> The data
• • •

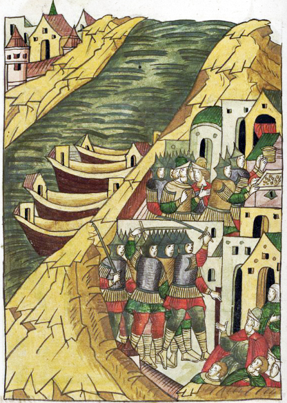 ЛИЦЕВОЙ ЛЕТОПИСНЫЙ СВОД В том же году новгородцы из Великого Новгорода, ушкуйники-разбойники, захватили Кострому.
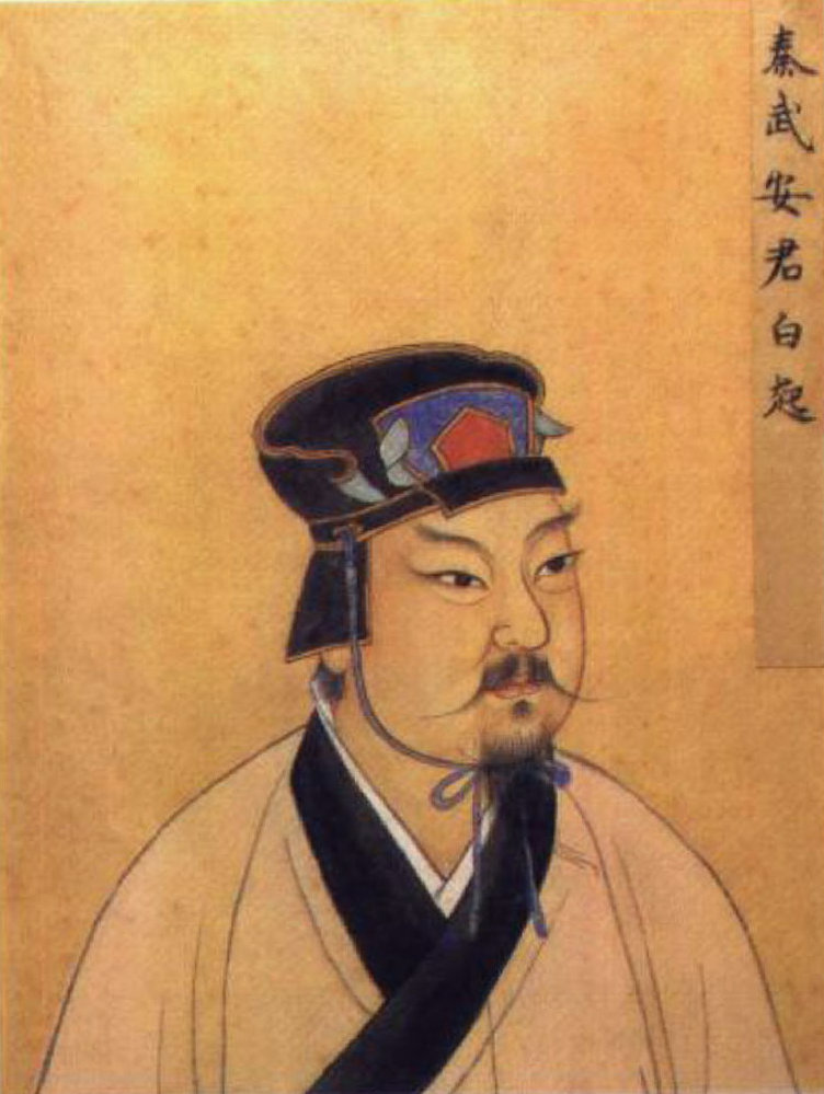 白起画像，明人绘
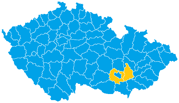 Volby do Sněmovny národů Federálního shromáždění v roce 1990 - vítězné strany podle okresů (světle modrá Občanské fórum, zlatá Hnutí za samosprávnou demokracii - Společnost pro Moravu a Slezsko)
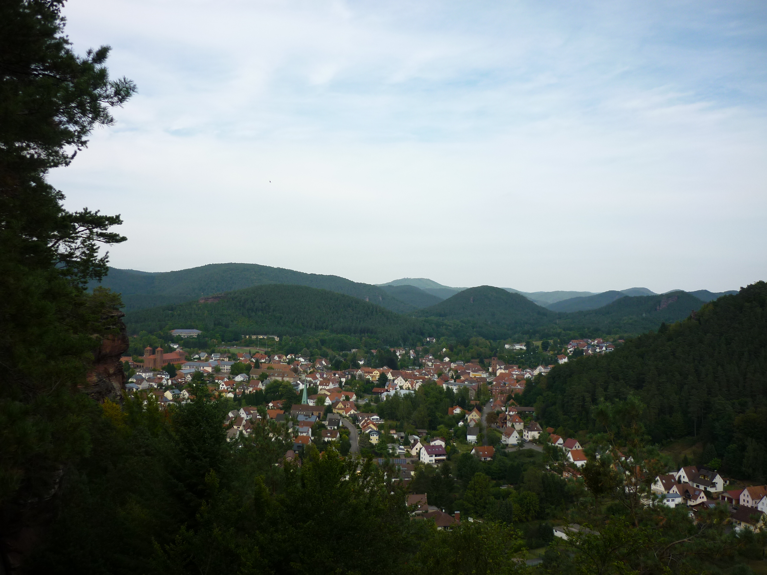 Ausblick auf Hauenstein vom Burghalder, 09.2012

• • •

> What you have to do
Retype all of the listing word for word and skip the pictures.

> Exercise response
 ЛИЦЕВОЙ ЛЕТОПИСНЫЙ СВОД В том же году новгородцы из Великого Новгорода, ушкуйники-разбойники, захватили Кострому.
 白起画像，明人绘
 Volby do Sněmovny národů Federálního shromáždění v roce 1990 - vítězné strany podle okresů (světle modrá Občanské fórum, zlatá Hnutí za samosprávnou demokracii - Společnost pro Moravu a Slezsko)
 Ausblick auf Hauenstein vom Burghalder, 09.2012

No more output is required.